[Dataset items]
━━━━
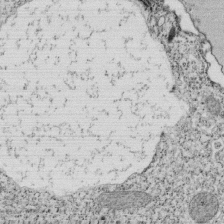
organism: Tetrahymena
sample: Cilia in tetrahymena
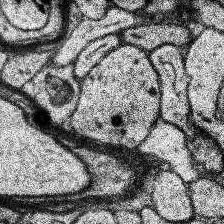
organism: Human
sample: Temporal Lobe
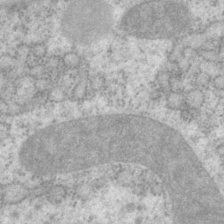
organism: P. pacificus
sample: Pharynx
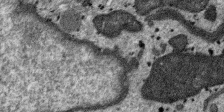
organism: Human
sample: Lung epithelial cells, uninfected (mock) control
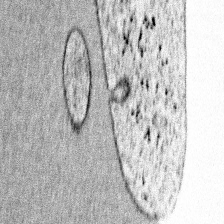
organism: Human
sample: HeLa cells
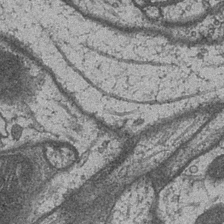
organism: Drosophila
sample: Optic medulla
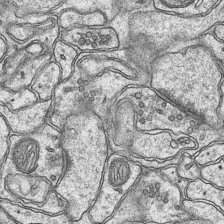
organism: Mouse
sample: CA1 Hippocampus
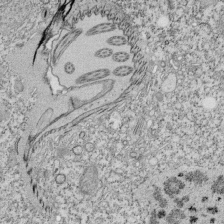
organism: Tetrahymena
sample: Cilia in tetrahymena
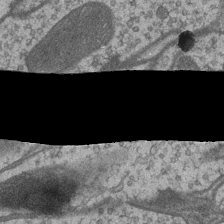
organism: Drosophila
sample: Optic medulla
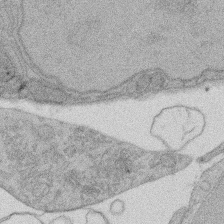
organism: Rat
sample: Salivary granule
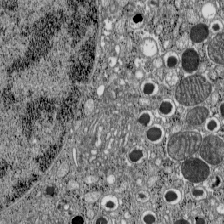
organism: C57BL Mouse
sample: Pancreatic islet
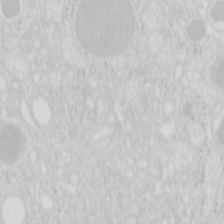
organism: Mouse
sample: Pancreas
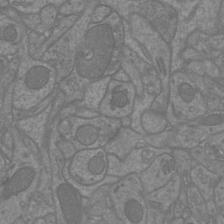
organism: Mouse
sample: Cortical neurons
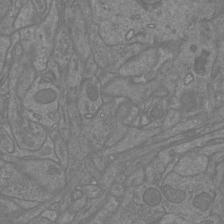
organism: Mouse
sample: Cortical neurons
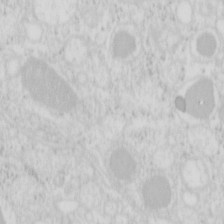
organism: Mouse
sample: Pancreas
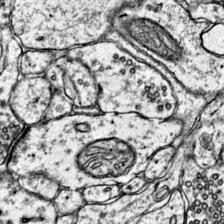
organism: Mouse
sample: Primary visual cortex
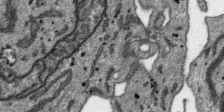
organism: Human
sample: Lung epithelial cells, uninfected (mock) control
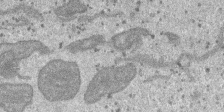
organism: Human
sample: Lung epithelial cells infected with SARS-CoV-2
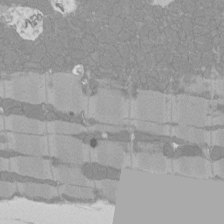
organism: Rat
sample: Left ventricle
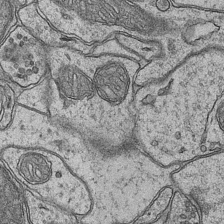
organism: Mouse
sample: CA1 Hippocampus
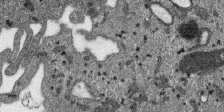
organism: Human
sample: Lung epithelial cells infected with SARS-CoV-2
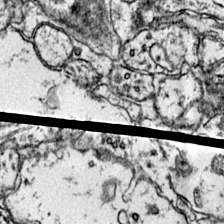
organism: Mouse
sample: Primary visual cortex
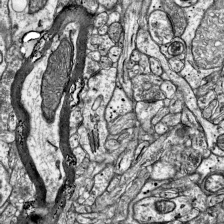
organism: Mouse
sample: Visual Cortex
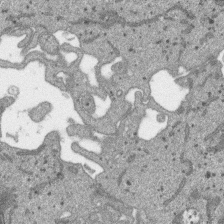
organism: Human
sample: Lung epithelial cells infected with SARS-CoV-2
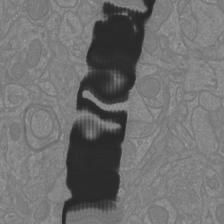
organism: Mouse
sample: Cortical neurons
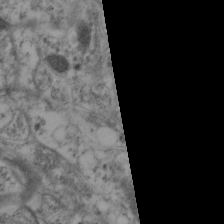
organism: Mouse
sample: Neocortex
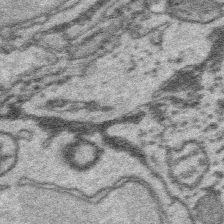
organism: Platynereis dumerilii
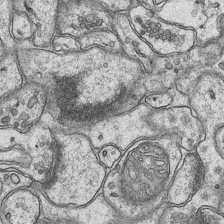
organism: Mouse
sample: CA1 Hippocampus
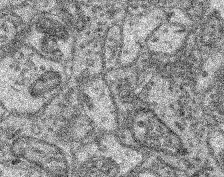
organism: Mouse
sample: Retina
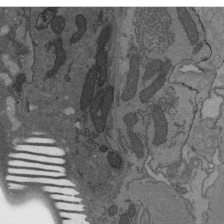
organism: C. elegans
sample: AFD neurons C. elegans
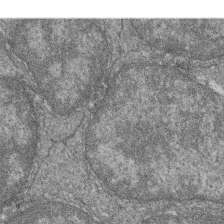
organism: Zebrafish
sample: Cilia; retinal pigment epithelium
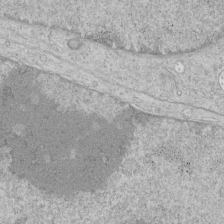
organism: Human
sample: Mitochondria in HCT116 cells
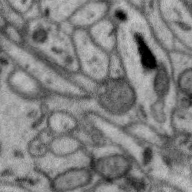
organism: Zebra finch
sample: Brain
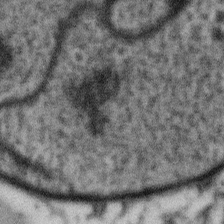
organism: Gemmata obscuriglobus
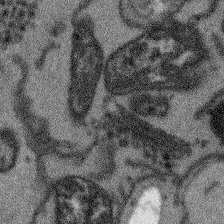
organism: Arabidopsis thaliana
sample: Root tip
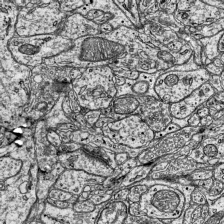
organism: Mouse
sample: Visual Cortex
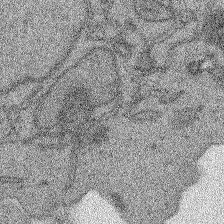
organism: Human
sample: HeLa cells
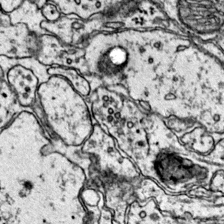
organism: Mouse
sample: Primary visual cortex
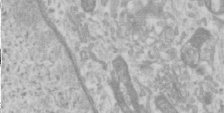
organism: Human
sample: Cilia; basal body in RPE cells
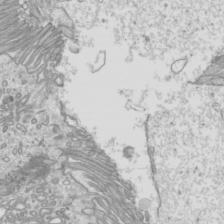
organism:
━━━━
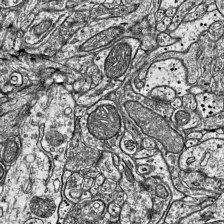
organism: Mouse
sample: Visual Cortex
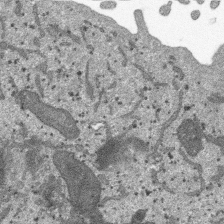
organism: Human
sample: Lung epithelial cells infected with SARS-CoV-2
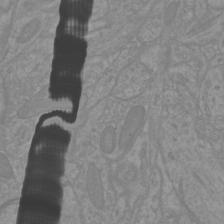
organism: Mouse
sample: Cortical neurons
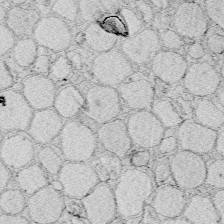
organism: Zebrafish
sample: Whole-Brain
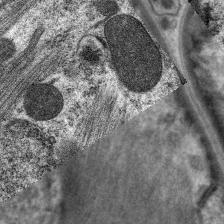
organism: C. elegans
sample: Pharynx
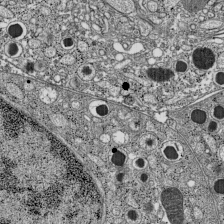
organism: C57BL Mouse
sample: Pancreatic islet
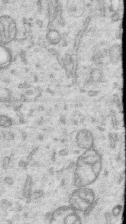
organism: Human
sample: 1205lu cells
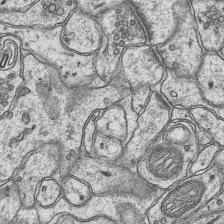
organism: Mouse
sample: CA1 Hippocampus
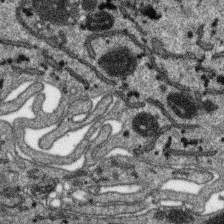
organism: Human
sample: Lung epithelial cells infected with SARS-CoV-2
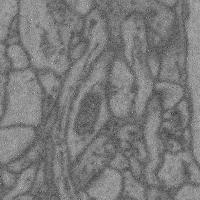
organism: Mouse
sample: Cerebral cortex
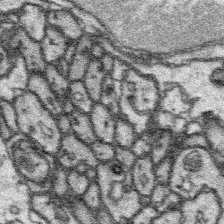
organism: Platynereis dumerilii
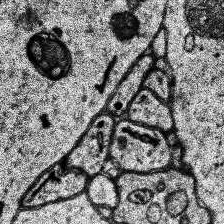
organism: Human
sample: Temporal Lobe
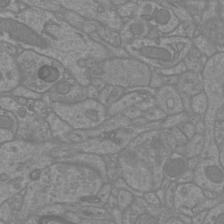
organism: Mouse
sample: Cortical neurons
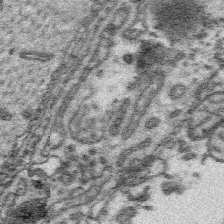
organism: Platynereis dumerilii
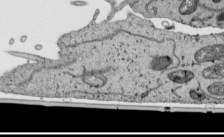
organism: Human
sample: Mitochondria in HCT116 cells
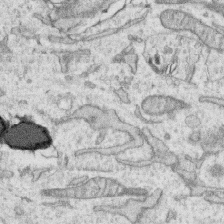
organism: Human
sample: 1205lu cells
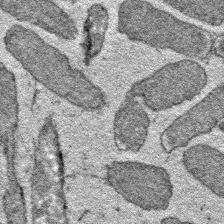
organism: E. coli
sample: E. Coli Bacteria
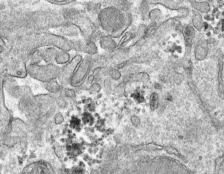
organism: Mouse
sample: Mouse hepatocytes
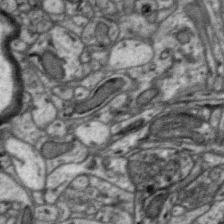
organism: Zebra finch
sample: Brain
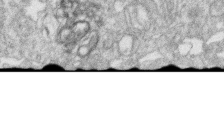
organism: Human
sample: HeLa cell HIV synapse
━━━━
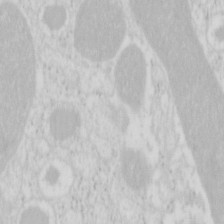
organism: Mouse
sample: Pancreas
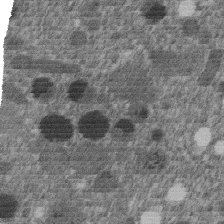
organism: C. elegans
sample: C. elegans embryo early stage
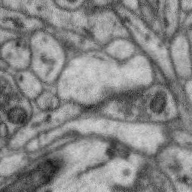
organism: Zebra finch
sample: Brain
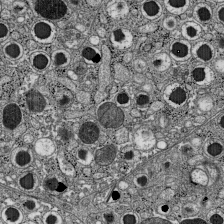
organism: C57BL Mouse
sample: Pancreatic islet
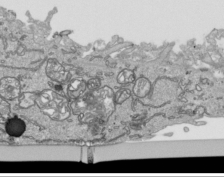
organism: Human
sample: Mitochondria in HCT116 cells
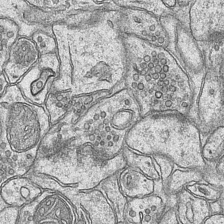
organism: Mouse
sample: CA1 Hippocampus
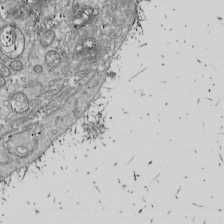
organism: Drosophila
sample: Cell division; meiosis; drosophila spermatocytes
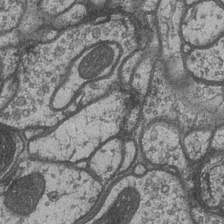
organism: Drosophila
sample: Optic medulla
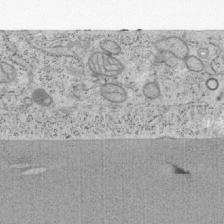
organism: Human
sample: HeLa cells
━━━━
| Task requirements |
Would you copy the lines above exactly, starting with the one that has "organism: E. coli" and ending with the one that has "sample: HeLa cell HIV synapse", both included, without the pictures?

| Written solution |
organism: E. coli
sample: E. Coli Bacteria
organism: Mouse
sample: Mouse hepatocytes
organism: Zebra finch
sample: Brain
organism: Human
sample: HeLa cell HIV synapse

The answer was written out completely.